→ **RECORDED INFORMATION**:
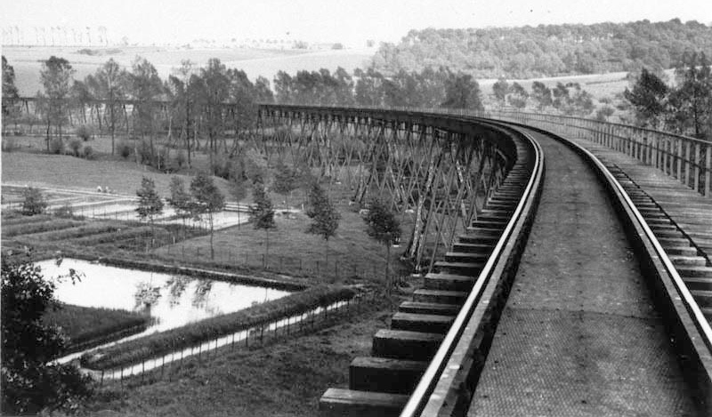 Viaduct van de Stoomtramlijn Maastricht-Vaals nabij de forellenkwekerij in Gulpen. Fotocollectie RHCL Maastricht, GAM 33505.
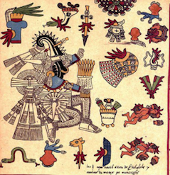 Itztlacoliuhqui en el Códice Borbónico en la página 12
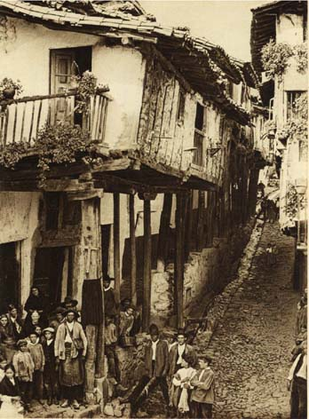 Bildo de komenco de la 20a jarcento.
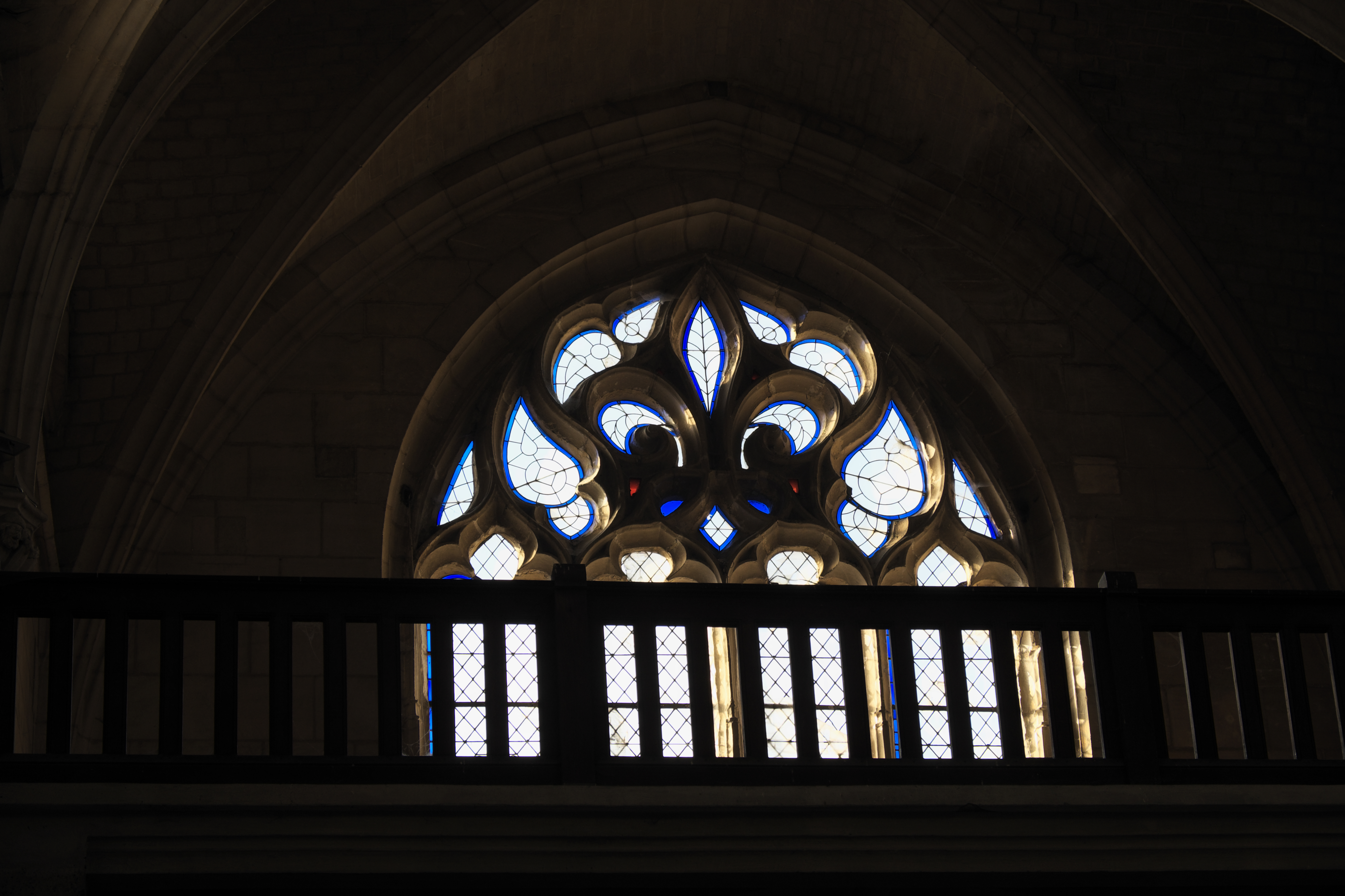 Katholische Pfarrkirche Saint-Gervais-Saint-Protais in Bessancourt im Département Val-d’Oise (Île de France/Frankreich), Fenster der Westfassade mit Darstellung einer Lilie im Maßwerk
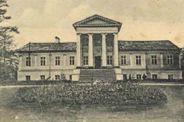 Onuškio dvaras (Rokiškio raj.) - Rokiškio krašto muziejaus archyvas

→ **PROBLEM**: Copy out the data verbatim, with no pictures.

→ **ANSWER**:
 Viaduct van de Stoomtramlijn Maastricht-Vaals nabij de forellenkwekerij in Gulpen. Fotocollectie RHCL Maastricht, GAM 33505.
 Itztlacoliuhqui en el Códice Borbónico en la página 12
 Bildo de komenco de la 20a jarcento.
 Katholische Pfarrkirche Saint-Gervais-Saint-Protais in Bessancourt im Département Val-d’Oise (Île de France/Frankreich), Fenster der Westfassade mit Darstellung einer Lilie im Maßwerk
 Onuškio dvaras (Rokiškio raj.) - Rokiškio krašto muziejaus archyvas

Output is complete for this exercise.